Tudor Rose

Our late President, Lionel Green, told us in the past about Rose Hickman, daughter of wealthy Tudor merchant William Lock, who wrote her memoirs in 1610, at the age of 85. Though based in London, the family held a number of properties in Merton, and Rose spent part of her childhood here to escape the plague. The main part of these memoirs were published in May 1982 in the Bulletin of the Institute of Historical Research, and Lionel summarised them in his series of articles on the Lock family in our own Bulletin between September 1996 and March 1998 (119, 121, 123, 123).

Now novelist Sue Allan, a member of our Society, who also spent her childhood in Merton, has based her latest novel on Rose’s story, as recounted in her memoirs and other contemporary documents, albeit with the novelist’s privilege of filling in the ‘missing threads’ from her own imagination. In Tudor Rose, Sue tells a fascinating story of a family secretly reading banned Protestant literature during the reign of Henry VIII, facing imprisonment for sheltering fellow-believers during Mary’s persecutions, later joining other Protestants in exile on the Continent, and then, in Elizabeth’s reign, struggling to maintain their Puritan beliefs against the demands of the established church.

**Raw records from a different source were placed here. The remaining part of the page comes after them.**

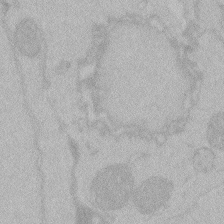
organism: Zebrafish
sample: Macrophage infected with Toxoplasma gondii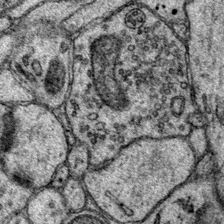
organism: Mouse
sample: Primary visual cortex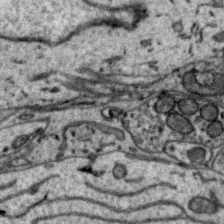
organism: Zebra finch
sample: Brain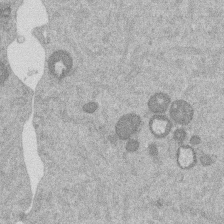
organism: Mouse
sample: Dividing mouse embryo 1 cell stage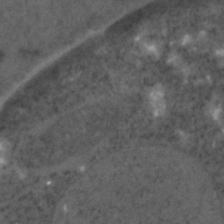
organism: C. elegans
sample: C. elegans embryo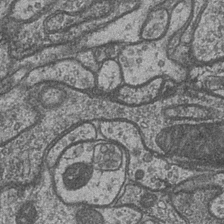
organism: Drosophila
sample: Optic medulla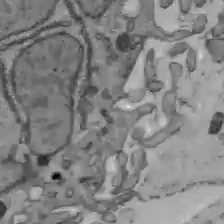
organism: C57BL Mouse
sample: Liver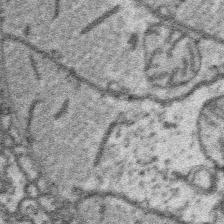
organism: Platynereis dumerilii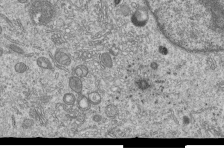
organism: Human
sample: MDA-MB-231 cells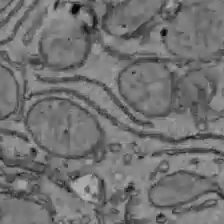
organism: C57BL Mouse
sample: Liver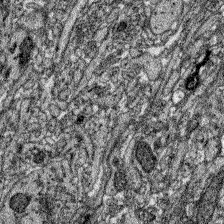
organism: Zebrafish
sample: Larval olfactory bulb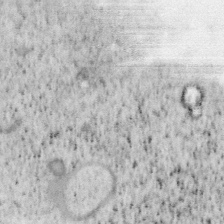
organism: Mouse
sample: OT-I killer T cells with ID8 ovarian cancer cells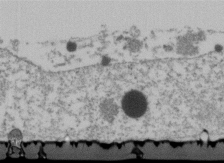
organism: Human
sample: U2-OS cells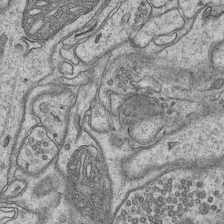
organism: Mouse
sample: CA1 Hippocampus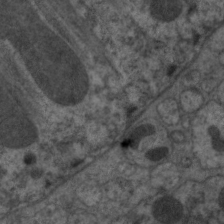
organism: C. elegans
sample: Pharynx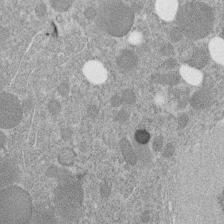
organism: C. elegans
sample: C. elegans embryo early stage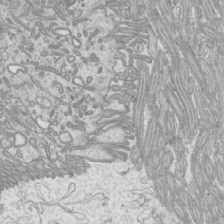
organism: Mouse
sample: Cilia; mouse epididymis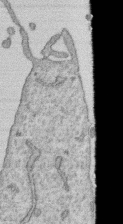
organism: Human
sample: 1205lu cells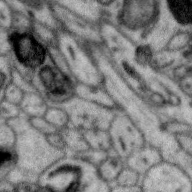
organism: Zebra finch
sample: Brain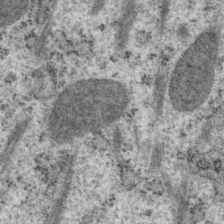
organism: P. pacificus
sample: Pharynx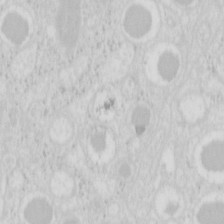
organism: Mouse
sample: Pancreas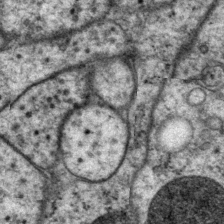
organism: P. pacificus
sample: Pharynx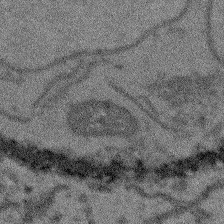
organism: Arabidopsis thaliana
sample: Root tip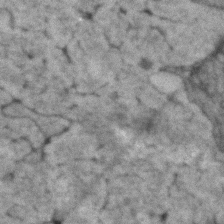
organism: Human
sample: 1205lu cells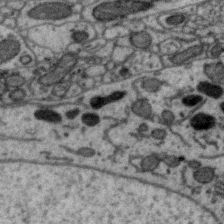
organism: Zebra finch
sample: Brain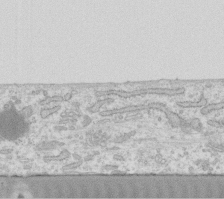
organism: Human
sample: Fibroblast cells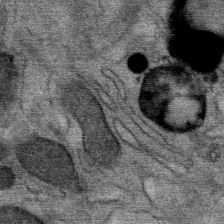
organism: Mouse
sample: Mouse Salivary gland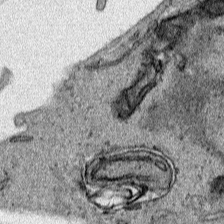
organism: Human
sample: Mitochondria in HCT116 cells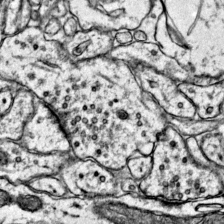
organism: Mouse
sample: Primary visual cortex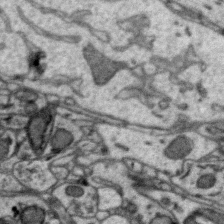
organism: Zebra finch
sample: Brain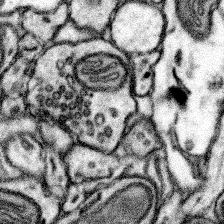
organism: Mouse
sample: Somatosensory cortex neuropil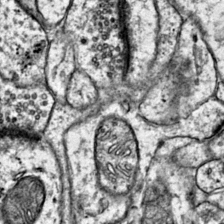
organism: Mouse
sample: Primary visual cortex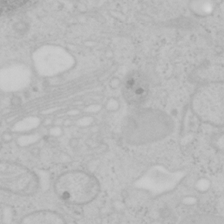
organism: Mouse
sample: OT-I killer T cells with ID8 ovarian cancer cells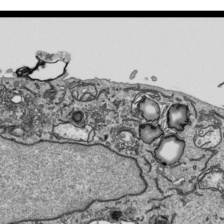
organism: Human
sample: Mitochondria in HCT116 cells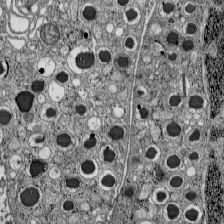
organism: C57BL Mouse
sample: Pancreatic islet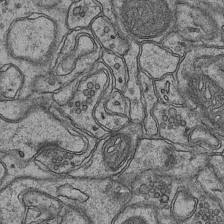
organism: Mouse
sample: CA1 Hippocampus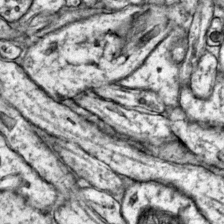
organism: Mouse
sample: Primary visual cortex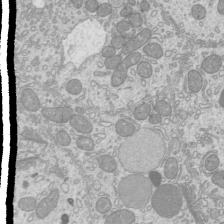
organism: Mouse
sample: Cilia; mouse epididymis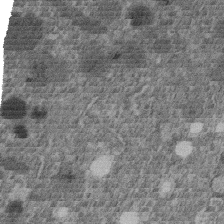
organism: C. elegans
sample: C. elegans embryo early stage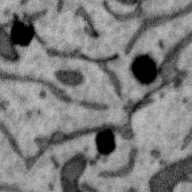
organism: Zebra finch
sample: Brain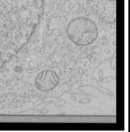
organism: Human
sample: Mitochondria in HCT116 cells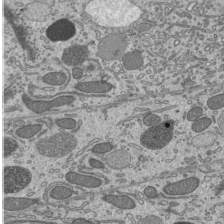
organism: Mouse
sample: Mouse epididymis efferent ductule cilia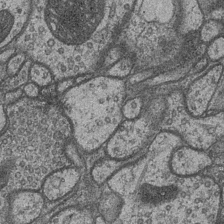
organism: Drosophila
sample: Optic medulla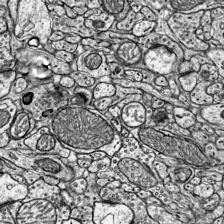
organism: Mouse
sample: Visual Cortex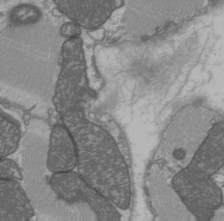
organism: C57BL Mouse
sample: Heart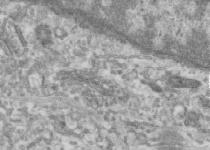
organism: Human
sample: Centriole in RPE cells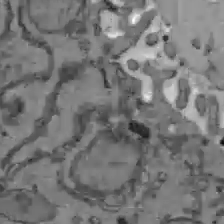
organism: C57BL Mouse
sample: Liver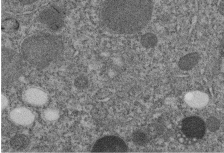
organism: C. elegans
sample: C. elegans embryo early stage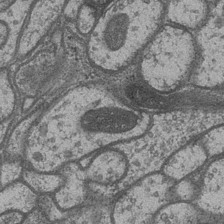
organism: Drosophila
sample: Optic medulla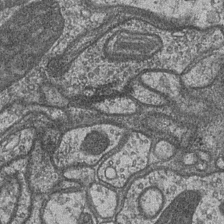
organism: Drosophila
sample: Optic medulla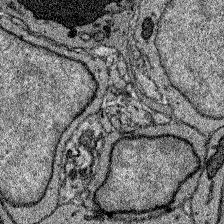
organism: Zebrafish
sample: Larval olfactory bulb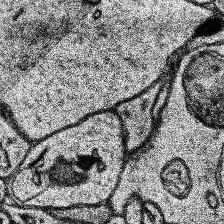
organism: Human
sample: Temporal Lobe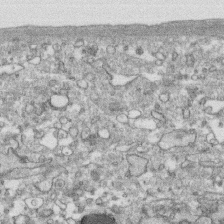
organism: Human
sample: CRL-1474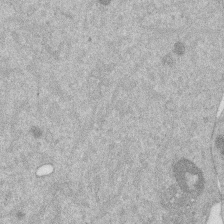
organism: Mouse
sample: Dividing mouse embryo 1 cell stage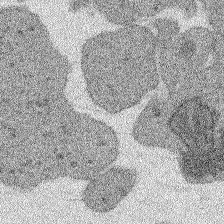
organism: Human
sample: HeLa cells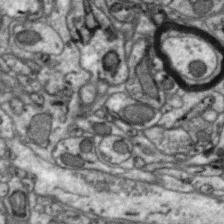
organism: Zebra finch
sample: Brain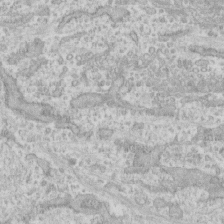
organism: Human
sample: CRL-1474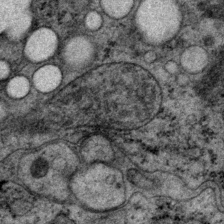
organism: P. pacificus
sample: Pharynx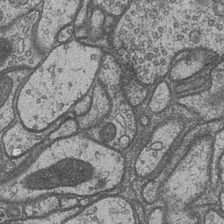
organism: Drosophila
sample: Optic medulla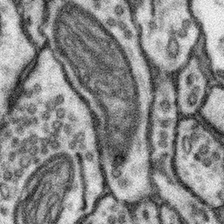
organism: Mouse
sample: Somatosensory cortex neuropil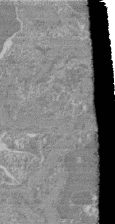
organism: Mouse
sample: Glomerulus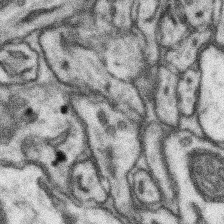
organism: Mouse
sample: Somatosensory cortex neuropil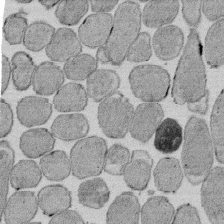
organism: E. coli
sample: Bacterial nucleoid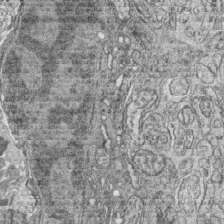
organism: Zebrafish
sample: synaptic ribbons in rod cells and cone cells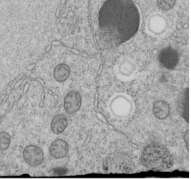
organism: C. elegans
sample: C. elegans embryo early stage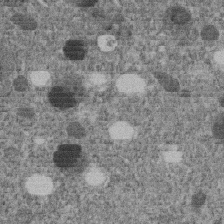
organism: C. elegans
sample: C. elegans embryo early stage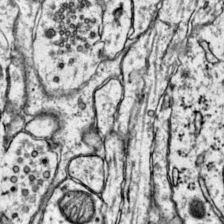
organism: Mouse
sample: Primary visual cortex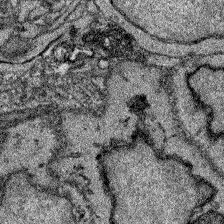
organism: Zebrafish
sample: Larval olfactory bulb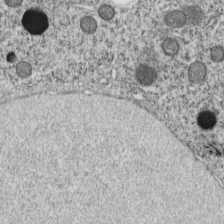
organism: C. elegans
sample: C. elegans embryo early stage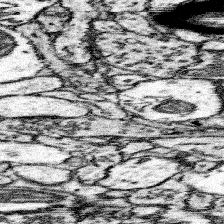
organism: Mouse
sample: Somatosensory cortex neuropil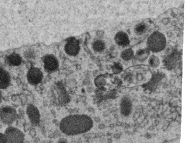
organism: C. elegans
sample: C. elegans oocyte; sperm cells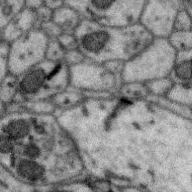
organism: Zebra finch
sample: Brain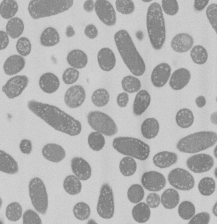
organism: E. coli
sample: Bacterial nucleoid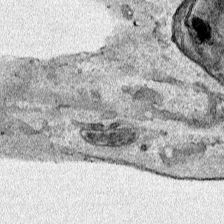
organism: Human
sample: Mitochondria in HCT116 cells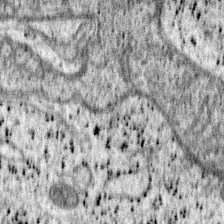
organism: Human
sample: HeLa cells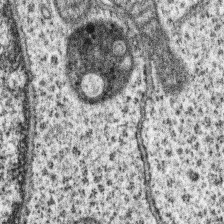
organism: Human
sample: HeLa cells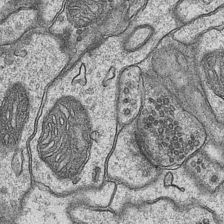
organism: Mouse
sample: CA1 Hippocampus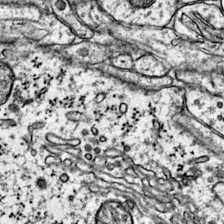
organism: Mouse
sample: Primary visual cortex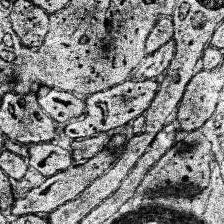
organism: Human
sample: Temporal Lobe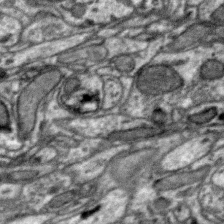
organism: Zebra finch
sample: Brain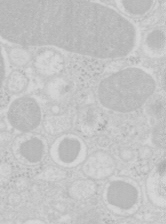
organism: Mouse
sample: Pancreas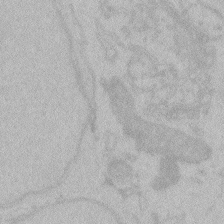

Sue has also published a companion volume to her novel, Lady Rose Hickman – Her Life and Family, recounting the facts on which the novel is based, which is delightfully illustrated by portraits of Rose and her family, mostly at Gainsborough Old Hall in Lincolnshire, where Rose spend the last 17 years of her life.

Tudor Rose (ISBN 978 1 906070 09 0) costs £9.98 including postage, and Lady Rose Hickman (ISBN 978 1 906070 10 6) £11.49, both from Domtom Publishing, Edward House, Marchants Way, Burgess Hill, West Sussex, RH15 8QY.